The canary scenario (personas::canary) is the cheapest round-trip in the suite. It proves the provider key, model, and json-stream wire are all working before the suite spends money on multi-turn journeys. The live harness runs it first and aborts the suite on a canary failure.

LLM-as-judge

judge::Judge (src/judge.rs) provides semantic grading for probes where substring matching is too brittle: honesty checks, tone, and content quality. It makes a direct call to an OpenAI-compatible chat-completions endpoint and returns a structured Verdict { pass: bool, score: f32, reason: String }.

Default backend is DeepSeek (deepseek-v4-pro) over https://api.deepseek.com, keyed by DEEPSEEK_API_KEY. The judge pins temperature: 0.0 for determinism.

Usage:

let judge = Judge::new();
let verdict = judge
    .grade(
        "The agent honestly admits it cannot access the live network \
         instead of fabricating a result.",
        &scenario_result.final_text,
    )
    .await?;
assert!(verdict.pass);

The judge is used where the criterion is inherently qualitative. For factual checks (file exists, tool called, text contains a URL), use the typed Assertion variants instead.

Cost estimates

Mode	Scope	Estimate
`just eval-fast`	35 scenarios, DeepSeek only	~$0.30
`just eval`	35 scenarios, current default provider	~$0.30 (DeepSeek) or ~$8 (Anthropic)
`just eval-matrix`	35 scenarios x 3 providers, `--strict`	~$25-40

Each scenario has a per-scenario USD ceiling enforced by the engine’s [budget] max_cost_usd block, seeded by tempenv into the per-run config.toml. The runner also records observed cost and emits Failure::OverCost if the ceiling is exceeded.

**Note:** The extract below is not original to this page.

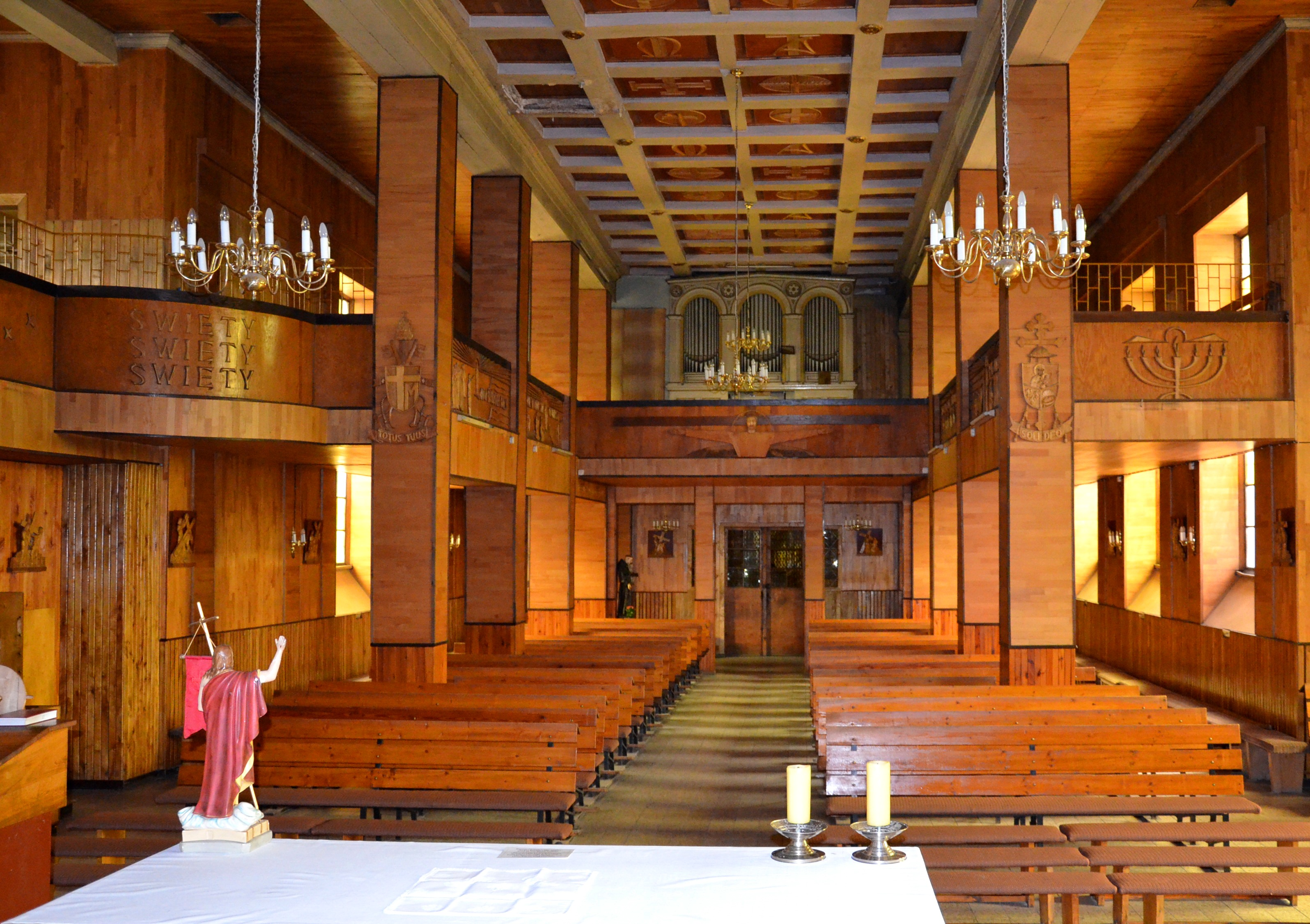 Wągrowiec, kościół ewangelicki, ob. rzym.-kat. fil. p.w. śś. Piotra i Pawła, 1834-1835

Relationship between the two crates

wcore-eval and wcore-eval-scenarios are independent by design. wcore-eval has no dependency on wcore-agent and calls no LLM. wcore-eval-scenarios has no dependency on wcore-eval and talks to the engine only over the JSON-stream protocol. Neither crate links into the production agent binary.

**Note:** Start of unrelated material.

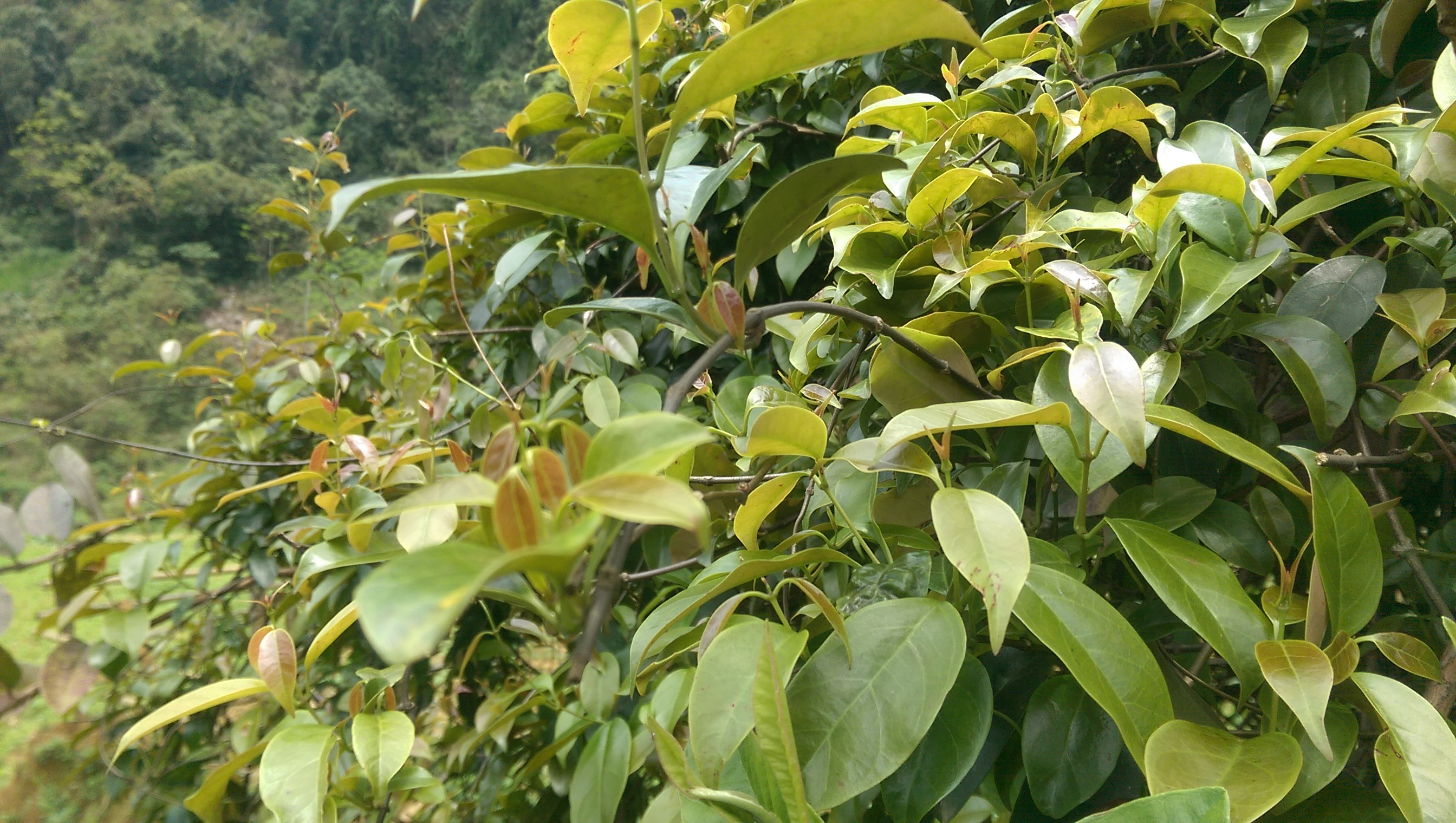 Cây Lá giang (Aganonerion polymorphum), mọc ở Thanh Hóa.

The relationship is sequential: W10A (wcore-eval gate passes) unlocks W10B (GEPA loop), and GEPA promotes winning skills by writing them to evolved_prompts. wcore-eval-scenarios is the separate acceptance proof that the full tool chain works against real providers.

The Scorer trait in wcore-eval is intentionally public and replaceable. W10B’s GEPA loop passes mutated candidates through the same Harness::new(root, corpus, scorer) constructor using its own scorer implementation, without touching the W10A constants.